Ainsi, un schéma de pensée créait une convergence sur certaines idées que l’on se faisait d’une société où les tares, les dégénérescences devaient disparaître; bien que beaucoup de scientifiques de l’époque n’aient pas cru au bien fondé de leurs propres théories. Il fallait tout de même trouver des arguments permettant de justifier les maux importants que l’industrialisation répandait dans les classes pauvres, exploitées, souffrantes.
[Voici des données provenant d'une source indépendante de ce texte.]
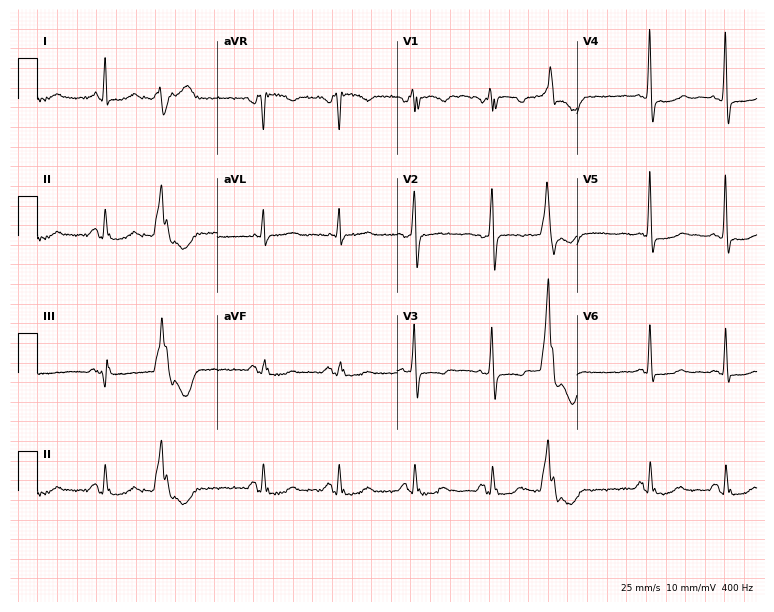
Resting 12-lead electrocardiogram (7.3-second recording at 400 Hz). Patient: a 61-year-old female. None of these six findings is recorded: first-degree AV block, right bundle branch block, left bundle branch block, sinus bradycardia, atrial fibrillation, sinus tachycardia.

Certains voyaient aussi des raisons économiques dans ces pratiques de stérilisation. Le major Léonard Darwin (parent de Charles Darwin, qui dirigea l’Eugenic Education Society)2 écrit en 1922: «Le pouvoir politique devra se rendre compte du fardeau énorme qu’occasionnent les dégénérés à la nation. Les sommes dépensées pour la législation, la justice, la police dépassent 48.000.000 de livres par an. Et ce n’est pas la charge totale. Le vaurien ne paie pas de loyer, […]. Si la communauté avait moins à payer pour les dégénérés de tous genres, les hommes sains auraient moins à payer […]. Chaque augmentation des impôts est un pas vers la dégénération de la race.»2
Venons-en à l’après-guerre
La tentation eugéniste n’a pas immédiatement disparu après la guerre: des pays comme le Japon ont adopté une législation en 1948; la Cour suprême américaine juge en 1947 que la stérilisation n’est pas cruelle et inusuelle et que les législations eugénistes ne sont pas anti-constitutionnelles.2
Par contre, l’eugénisme disparaît peu à peu des discours scientifiques avec le développement de la génétique moléculaire: «Le développement de la génétique moléculaire relégua à l’arrière-plan les méthodes phénoménistes et mathématiques, ainsi que le roman anthropologique de la dégénérescence de l’espèce humaine qui en dépendait. La génétique et l’évolutionnisme étaient alors bien mieux armés du point de vue scientifique, si bien qu’ils pouvaient se passer du renfort idéologique des doctrines socio-darwiniennes».1
Il disparut tellement bien que les historiens, les scientifiques et les politiques oublièrent même d’y faire allusion dans «La déclaration universelle des droits de l’homme de 1948»1, pour la simple raison qu’à peu près toutes les gloires de la génétique de l’époque auraient été au banc des accusés comme, par exemple, Julian Huxley, premier directeur général de l’UNESCO (1946), qui dans son livre «Essai d’un biologiste», déclarait: «Quand l’eugénique sera devenue une pratique courante, son action (...) sera entièrement consacrée, au début, à cet exhaussement de la moyenne, en modifiant la proportion du bon et du mauvais lignage, et si possible en éliminant les couches les plus basses, dans une population génétiquement mélangée.»1
Je vous offre une dernière citation à déguster comme il se doit, de Francis Crick, prix Nobel en 1962 pour la découverte de l’ADN avec J. Watson: «Aucun enfant nouveau-né ne devrait être reconnu humain avant d’avoir passé un certain nombre de tests portant sur sa dotation génétique […]. S’il ne réussit pas ces tests, il perd son droit à la vie.»1 Sans commentaires!
Pour sa marche en avant, le système industriel doit se doter de théories scientifiques qui l’appuient, qui cautionnent toutes les pratiques d’aliénation propres à son schéma empirique et pour objectiver sa vision du monde.
L’idéologie de la science prétend répondre exclusivement aux besoins de la connaissance et être complètement neutre par rapport aux applications possibles. Nous savons pertinemment que ceci est totalement faux; plus que jamais, la recherche, qu’elle soit privée ou publique, est partie intégrante de la machine sociale et économique, et si indépendance il y a, c’est souvent plus par rapport à la conscience de ses acteurs.
Pour conclure cette première partie, je dirais donc que ce ne sont pas tant les actes isolés mais le monde qui les produit qu’il faut critiquer radicalement.